Thus, Kaz's suspicions about Arken are confirmed and now he's fully ready to expend Arken whenever the need be. And he finds that opportunity when he discovers there's a decoy to be dressed up as Alina. He immediately uses that to appoint Arken, what everyone believes, is the most important part of their mission but instead tricks him.
4: Other things to take note of
• Inej's lose trust in Kaz
Even when Alina escapes from the Crows, Inej doesn't believe for a second that Kaz has dropped the job. When they have a small argument in that tavern, she even asks if he's threatening to send her back to the Menagerie. We know he'll never but Inej doesn't. And same goes for the show onlys. They don't really know Kaz and trust him just as much as Inej.
Even when Kaz decides for them to board the ship as delegates, both Inej and Jesper are unsure. They ask him if truly just wants to get back to Ketterdam. That its merely coincidence that the sun summoner happens to be traveling via the same ship.
This small sliver of doubts about Kaz is something that the others always have about him even in the books.
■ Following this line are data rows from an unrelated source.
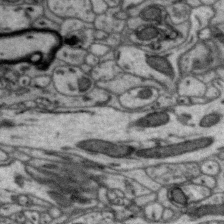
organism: Zebra finch
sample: Brain
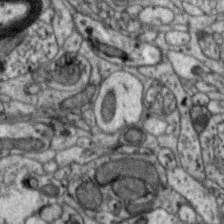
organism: Zebra finch
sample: Brain
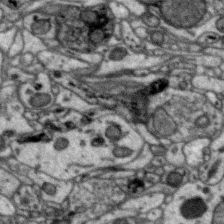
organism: Zebra finch
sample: Brain
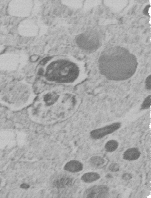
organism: C. elegans
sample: C. elegans embryo early stage
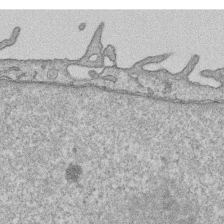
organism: Human
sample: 1205lu cells
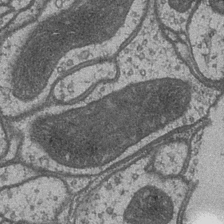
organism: Drosophila
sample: Optic medulla
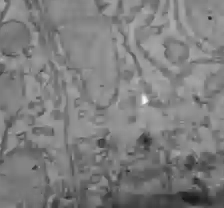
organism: C57BL Mouse
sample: Liver
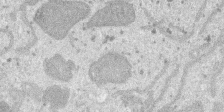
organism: Human
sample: Lung epithelial cells infected with SARS-CoV-2
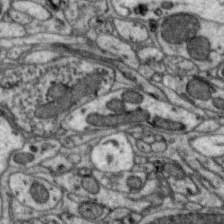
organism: Zebra finch
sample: Brain
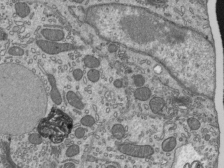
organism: Mouse
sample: Mouse epididymis efferent ductule cilia
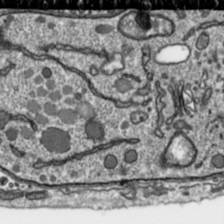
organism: Toxoplasma gondii
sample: Parasites in a vacuole inside a host cell
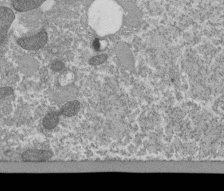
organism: Tetrahymena
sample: Cilia in tetrahymena
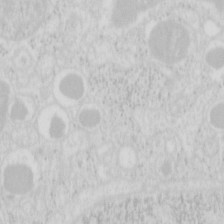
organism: Mouse
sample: Pancreas
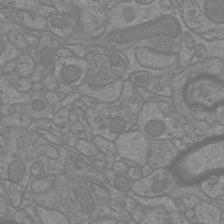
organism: Mouse
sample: Cortical neurons
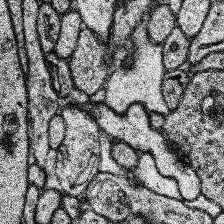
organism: Human
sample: Temporal Lobe
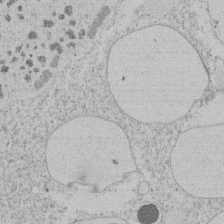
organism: Tetrahymena
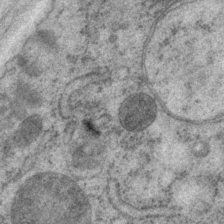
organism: P. pacificus
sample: Pharynx
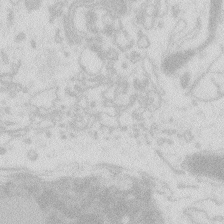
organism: Zebrafish
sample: Macrophage
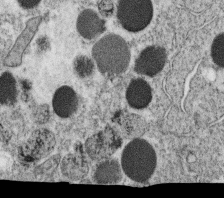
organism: C. elegans
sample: C. elegans oocyte; sperm cells
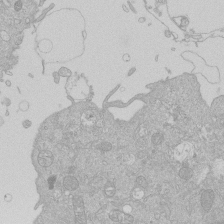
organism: Human
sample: Macrophage cells
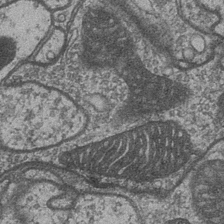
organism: Drosophila
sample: Optic medulla
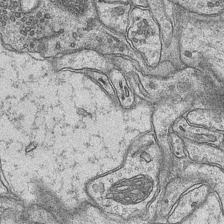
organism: Mouse
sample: CA1 Hippocampus
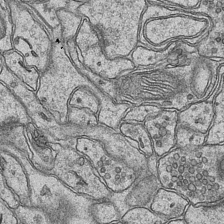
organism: Mouse
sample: CA1 Hippocampus
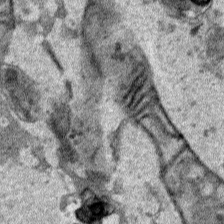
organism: Human
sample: Mitochondria in HCT116 cells
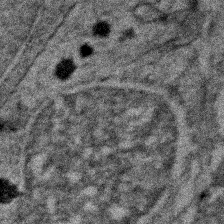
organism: Zebrafish
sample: Zebrafish embryo
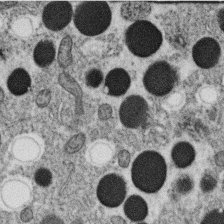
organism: C. elegans
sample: C. elegans oocyte; sperm cells
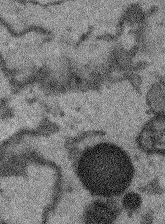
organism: Arabidopsis thaliana
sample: Root tip
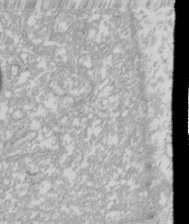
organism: Xenopus
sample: Cilia; centrioles in frog embryo cells
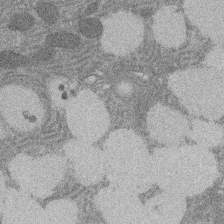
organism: Rat
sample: Salivary granule
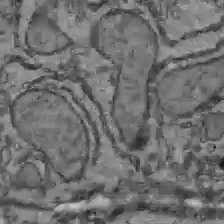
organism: C57BL Mouse
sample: Liver
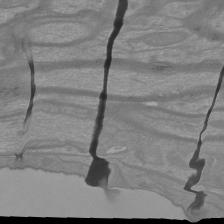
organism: Mouse
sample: Cortical neurons
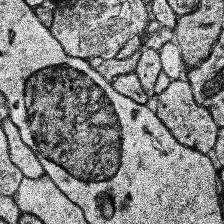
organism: Human
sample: Temporal Lobe
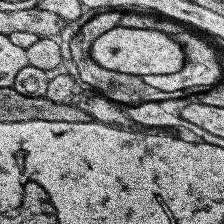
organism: Human
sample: Temporal Lobe
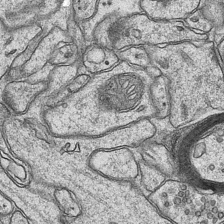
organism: Mouse
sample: CA1 Hippocampus
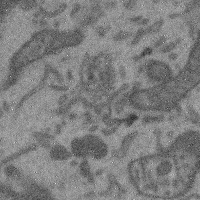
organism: Mouse
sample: Cerebral cortex
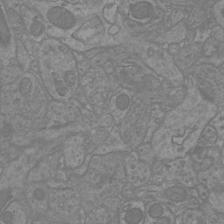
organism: Mouse
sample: Cortical neurons
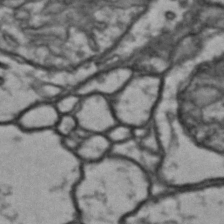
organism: Drosophila
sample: Brain
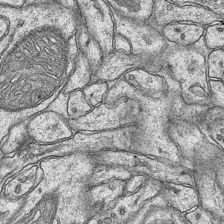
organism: Mouse
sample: CA1 Hippocampus
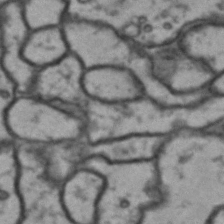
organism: Drosophila
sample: Brain
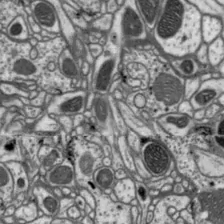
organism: Drosophila
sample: Protocerebral bridge
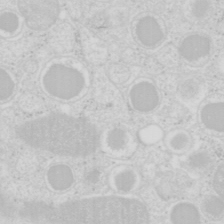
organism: Mouse
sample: Pancreas
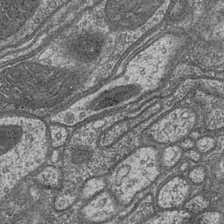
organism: Drosophila
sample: Optic medulla
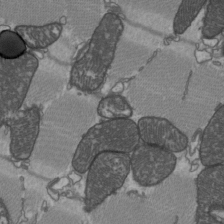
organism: C57BL Mouse
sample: Heart
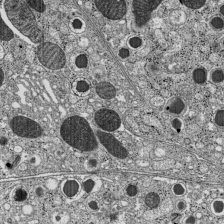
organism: C57BL Mouse
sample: Pancreatic islet
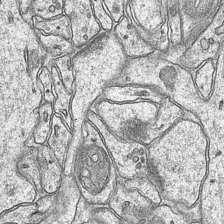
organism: Mouse
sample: CA1 Hippocampus
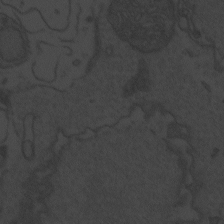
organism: Zebrafish
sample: Macrophage infected with Toxoplasma gondii
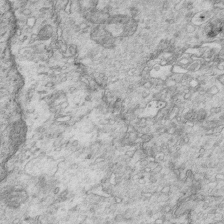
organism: Mouse
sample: Multiciliated cells
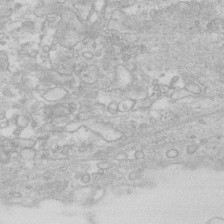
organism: Human
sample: Fibroblast cells
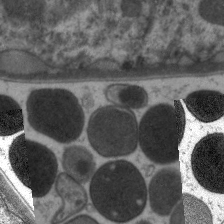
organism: C. elegans
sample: Pharynx
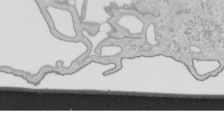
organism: Human
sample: Mitochondria in HCT116 cells
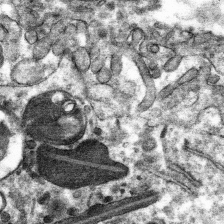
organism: Mouse
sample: Mouse hepatocytes
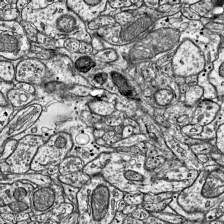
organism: Mouse
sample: Visual Cortex
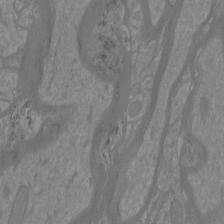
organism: Mouse
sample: Cortical neurons
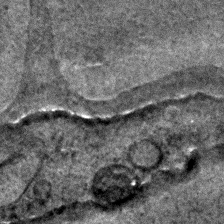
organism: C. elegans
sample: C. elegans embryo
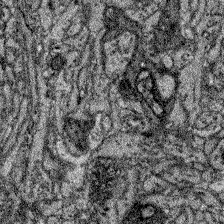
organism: Zebrafish
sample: Larval olfactory bulb
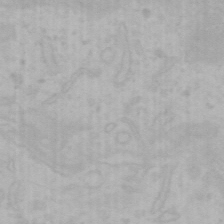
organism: Mouse
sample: Choroid plexus
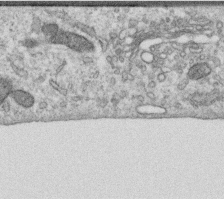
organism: Human
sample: Centriole in RPE cells
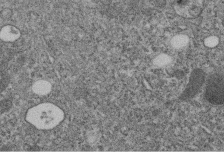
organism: C. elegans
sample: C. elegans embryo early stage
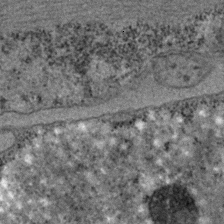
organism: C. elegans
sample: C. elegans embryo
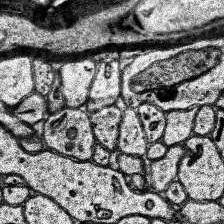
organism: Human
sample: Temporal Lobe
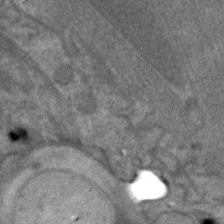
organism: C. elegans
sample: Pharynx
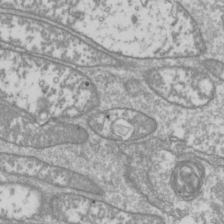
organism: Drosophila
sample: Cell division; meiosis; drosophila spermatocytes
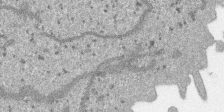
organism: Human
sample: Lung epithelial cells infected with SARS-CoV-2
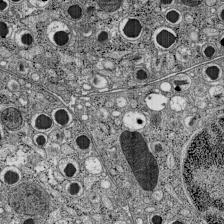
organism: C57BL Mouse
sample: Pancreatic islet
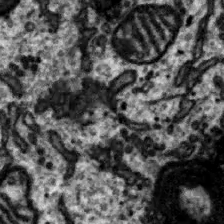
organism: Human
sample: HeLa cells
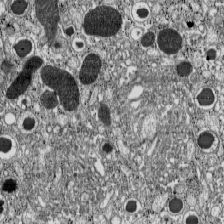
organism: C57BL Mouse
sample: Pancreatic islet
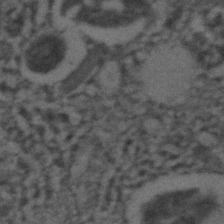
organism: C. elegans
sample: C. elegans embryo
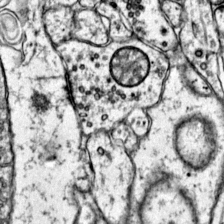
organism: Mouse
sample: Primary visual cortex
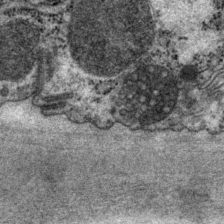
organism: P. pacificus
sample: Pharynx
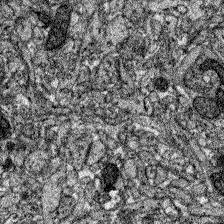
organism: Zebrafish
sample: Larval olfactory bulb
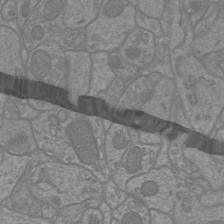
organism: Mouse
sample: Cortical neurons
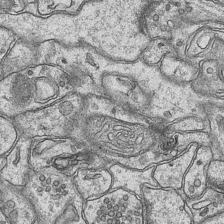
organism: Mouse
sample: CA1 Hippocampus
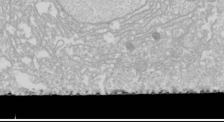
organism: Drosophila
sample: Cell division; meiosis; drosophila spermatocytes
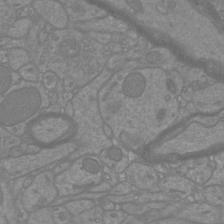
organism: Mouse
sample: Cortical neurons
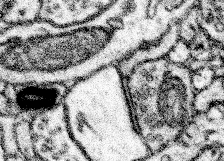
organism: Mouse
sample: Somatosensory cortex neuropil
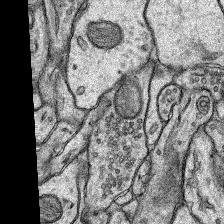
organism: Rat
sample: Hippocampus
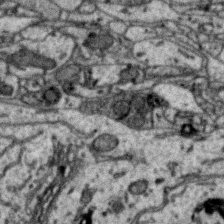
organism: Zebra finch
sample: Brain
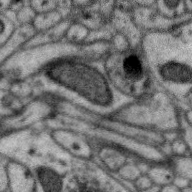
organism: Zebra finch
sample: Brain
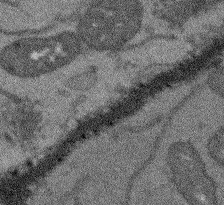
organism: Arabidopsis thaliana
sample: Root tip
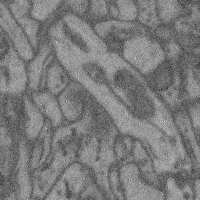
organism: Mouse
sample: Cerebral cortex
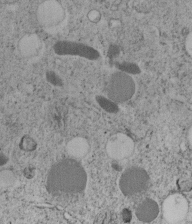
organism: C. elegans
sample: C. elegans embryo early stage
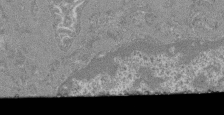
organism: Mouse
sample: Glomerulus
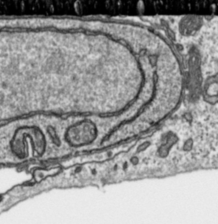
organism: Toxoplasma gondii
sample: Parasites in a vacuole inside a host cell
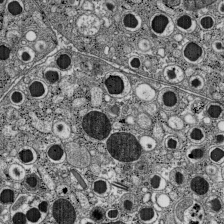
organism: C57BL Mouse
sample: Pancreatic islet
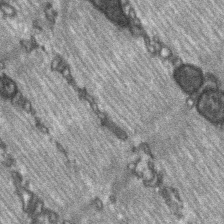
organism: C57BL Mouse
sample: Soleus
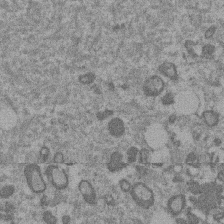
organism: Mouse
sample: Dividing mouse embryo 1 cell stage
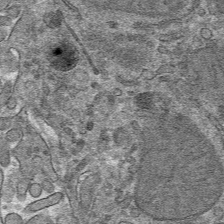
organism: Mouse
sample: Mouse hepatocytes
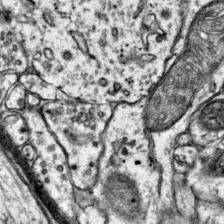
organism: Mouse
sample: Primary visual cortex
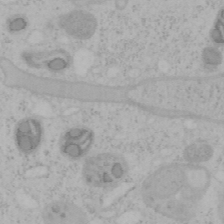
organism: Mouse
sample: OT-I killer T cells with ID8 ovarian cancer cells
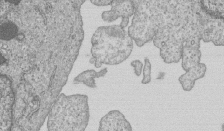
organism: Human
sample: MDA-MB-231 cells
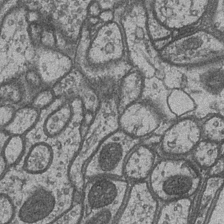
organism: Drosophila
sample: Optic medulla

Nobody knows whats going on in Dirtyhand's mind.
• His outfit changes
We have no idea how he acquired the artist outfit or the guard outfit where Inej is about to stab him xD.
We also have no idea how he snuck amongst the Darkling's personal guard. How he acquired the outfit and what went down between him and whomever he snatched it from, we have no idea. A complete magician if you ask me.
• His Quick Wit
Now we were all having fun watching that "JES" moment. But thats where Kaz also informs them he had been focusing on Arken's timings and that he's learnt them. A quick thinker and a fast learner!
• His moments with Inej
Like I've said in my other post, his moments with Inej are canon compliant. Whenever they are alone, he's always more open..more like a boy talking to his crush ☺
All their book moments are like that— meaningful conversations or heated arguments or a mix of both.
• His friendship with Jesper
Its also canon compliant. If you remember "pay someone to pay someone else to burn my kruge" and "i'll hire Matthias's ghost to beat up yours" all happened in canon. Jesper is his bestie, he's always gonna be like that with Jesper.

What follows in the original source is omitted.